ASSIGNED TASK —
Only some lines are wanted. Transcribe, exactly, the lines below from the line with "107.5 | 106.51 |" up to and including the line with "103.8 | 100.69 |".

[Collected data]
---+---

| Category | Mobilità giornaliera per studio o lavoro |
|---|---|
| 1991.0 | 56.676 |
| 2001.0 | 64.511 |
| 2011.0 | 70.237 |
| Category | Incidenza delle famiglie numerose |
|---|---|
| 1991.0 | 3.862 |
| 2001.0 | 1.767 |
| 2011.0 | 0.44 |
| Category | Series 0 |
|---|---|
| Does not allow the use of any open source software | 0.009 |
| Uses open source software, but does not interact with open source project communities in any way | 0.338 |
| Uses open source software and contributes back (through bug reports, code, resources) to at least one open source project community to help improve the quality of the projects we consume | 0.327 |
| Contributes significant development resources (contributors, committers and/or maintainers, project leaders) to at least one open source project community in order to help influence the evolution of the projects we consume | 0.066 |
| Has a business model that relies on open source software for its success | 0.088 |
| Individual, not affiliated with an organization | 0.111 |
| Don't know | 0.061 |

---+---

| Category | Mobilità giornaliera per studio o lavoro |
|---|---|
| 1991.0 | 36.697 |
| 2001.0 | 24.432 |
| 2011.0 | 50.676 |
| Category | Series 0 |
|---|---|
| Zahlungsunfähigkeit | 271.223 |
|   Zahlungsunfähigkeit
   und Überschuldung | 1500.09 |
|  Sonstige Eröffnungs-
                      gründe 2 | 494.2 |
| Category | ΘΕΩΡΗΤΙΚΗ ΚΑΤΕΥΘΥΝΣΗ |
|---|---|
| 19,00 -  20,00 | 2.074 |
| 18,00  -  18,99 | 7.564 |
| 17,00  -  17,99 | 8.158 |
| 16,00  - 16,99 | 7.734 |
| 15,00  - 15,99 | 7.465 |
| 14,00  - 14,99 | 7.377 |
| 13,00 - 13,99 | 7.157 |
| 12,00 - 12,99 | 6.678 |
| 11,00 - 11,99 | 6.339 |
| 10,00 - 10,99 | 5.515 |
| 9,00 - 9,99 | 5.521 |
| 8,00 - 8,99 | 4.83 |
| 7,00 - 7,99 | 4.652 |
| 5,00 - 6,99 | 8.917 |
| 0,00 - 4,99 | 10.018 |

---+---

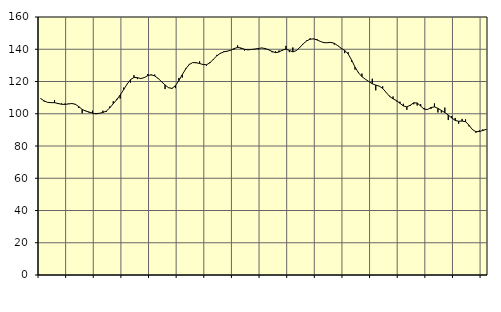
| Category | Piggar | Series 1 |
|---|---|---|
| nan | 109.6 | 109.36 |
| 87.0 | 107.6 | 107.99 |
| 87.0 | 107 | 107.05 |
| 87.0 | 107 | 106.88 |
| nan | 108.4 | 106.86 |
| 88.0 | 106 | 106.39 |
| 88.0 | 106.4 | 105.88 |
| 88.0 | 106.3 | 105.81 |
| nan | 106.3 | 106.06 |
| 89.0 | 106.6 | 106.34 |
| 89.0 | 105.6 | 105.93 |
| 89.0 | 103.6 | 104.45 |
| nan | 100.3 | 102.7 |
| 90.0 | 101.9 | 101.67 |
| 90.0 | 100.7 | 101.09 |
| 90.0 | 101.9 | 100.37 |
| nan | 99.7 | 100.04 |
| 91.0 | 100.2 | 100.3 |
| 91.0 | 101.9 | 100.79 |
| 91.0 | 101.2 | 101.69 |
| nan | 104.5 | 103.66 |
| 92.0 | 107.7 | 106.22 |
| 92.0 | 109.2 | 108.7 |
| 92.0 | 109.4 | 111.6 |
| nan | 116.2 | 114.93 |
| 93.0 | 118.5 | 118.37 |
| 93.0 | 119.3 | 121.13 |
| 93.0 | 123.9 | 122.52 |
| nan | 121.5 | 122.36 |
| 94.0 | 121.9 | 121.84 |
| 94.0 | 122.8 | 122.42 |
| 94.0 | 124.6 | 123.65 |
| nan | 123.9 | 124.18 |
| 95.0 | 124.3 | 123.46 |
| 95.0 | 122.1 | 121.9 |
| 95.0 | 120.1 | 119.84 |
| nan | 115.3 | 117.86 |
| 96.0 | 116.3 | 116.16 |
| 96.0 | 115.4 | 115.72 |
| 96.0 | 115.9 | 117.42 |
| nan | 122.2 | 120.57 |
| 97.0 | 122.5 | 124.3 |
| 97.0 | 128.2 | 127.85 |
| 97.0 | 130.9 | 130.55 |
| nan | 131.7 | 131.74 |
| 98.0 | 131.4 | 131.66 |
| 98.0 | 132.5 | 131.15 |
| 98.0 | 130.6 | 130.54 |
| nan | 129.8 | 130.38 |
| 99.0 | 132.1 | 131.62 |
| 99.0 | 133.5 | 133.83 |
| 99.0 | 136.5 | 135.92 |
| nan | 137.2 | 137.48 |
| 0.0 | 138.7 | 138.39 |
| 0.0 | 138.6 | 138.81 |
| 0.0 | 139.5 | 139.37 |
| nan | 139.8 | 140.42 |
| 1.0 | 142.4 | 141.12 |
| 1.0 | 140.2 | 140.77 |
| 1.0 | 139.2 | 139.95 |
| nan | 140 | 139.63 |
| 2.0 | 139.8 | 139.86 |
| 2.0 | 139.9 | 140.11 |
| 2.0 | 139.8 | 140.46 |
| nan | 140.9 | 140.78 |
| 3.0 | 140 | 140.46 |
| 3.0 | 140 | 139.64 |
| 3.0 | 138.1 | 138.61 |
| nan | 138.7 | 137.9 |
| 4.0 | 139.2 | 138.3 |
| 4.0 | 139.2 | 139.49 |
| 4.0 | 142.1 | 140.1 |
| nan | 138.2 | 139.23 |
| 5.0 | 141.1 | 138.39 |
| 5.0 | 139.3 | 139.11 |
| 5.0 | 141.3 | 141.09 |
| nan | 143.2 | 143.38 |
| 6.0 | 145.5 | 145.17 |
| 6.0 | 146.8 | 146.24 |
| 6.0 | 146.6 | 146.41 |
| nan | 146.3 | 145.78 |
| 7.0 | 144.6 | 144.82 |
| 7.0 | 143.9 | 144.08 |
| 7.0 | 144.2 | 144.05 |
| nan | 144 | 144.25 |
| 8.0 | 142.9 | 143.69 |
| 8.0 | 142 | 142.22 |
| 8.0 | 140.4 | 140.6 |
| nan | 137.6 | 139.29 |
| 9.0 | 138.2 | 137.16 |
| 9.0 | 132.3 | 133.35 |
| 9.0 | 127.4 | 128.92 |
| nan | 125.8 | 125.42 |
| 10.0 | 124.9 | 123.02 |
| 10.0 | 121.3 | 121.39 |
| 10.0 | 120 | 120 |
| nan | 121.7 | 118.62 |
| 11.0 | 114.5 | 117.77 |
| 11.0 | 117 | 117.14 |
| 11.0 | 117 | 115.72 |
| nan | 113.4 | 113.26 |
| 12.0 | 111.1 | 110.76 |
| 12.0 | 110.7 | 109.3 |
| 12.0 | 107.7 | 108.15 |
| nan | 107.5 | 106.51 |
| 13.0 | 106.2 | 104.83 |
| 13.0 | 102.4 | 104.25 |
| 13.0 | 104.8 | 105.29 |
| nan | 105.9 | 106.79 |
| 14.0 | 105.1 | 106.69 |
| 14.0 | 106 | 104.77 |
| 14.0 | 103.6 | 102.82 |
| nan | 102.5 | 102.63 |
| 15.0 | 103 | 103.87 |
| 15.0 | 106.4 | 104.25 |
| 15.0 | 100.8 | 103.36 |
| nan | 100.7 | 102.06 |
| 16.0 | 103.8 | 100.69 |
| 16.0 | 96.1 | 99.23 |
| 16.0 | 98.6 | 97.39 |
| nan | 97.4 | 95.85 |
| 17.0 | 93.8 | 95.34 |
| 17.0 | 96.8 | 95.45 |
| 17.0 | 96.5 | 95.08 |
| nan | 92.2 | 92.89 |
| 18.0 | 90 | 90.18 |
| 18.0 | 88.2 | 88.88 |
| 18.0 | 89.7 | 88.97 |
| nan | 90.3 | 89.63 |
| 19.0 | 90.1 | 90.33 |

---+---

SOLUTION TO THE EXERCISE —
| nan | 107.5 | 106.51 |
| 13.0 | 106.2 | 104.83 |
| 13.0 | 102.4 | 104.25 |
| 13.0 | 104.8 | 105.29 |
| nan | 105.9 | 106.79 |
| 14.0 | 105.1 | 106.69 |
| 14.0 | 106 | 104.77 |
| 14.0 | 103.6 | 102.82 |
| nan | 102.5 | 102.63 |
| 15.0 | 103 | 103.87 |
| 15.0 | 106.4 | 104.25 |
| 15.0 | 100.8 | 103.36 |
| nan | 100.7 | 102.06 |
| 16.0 | 103.8 | 100.69 |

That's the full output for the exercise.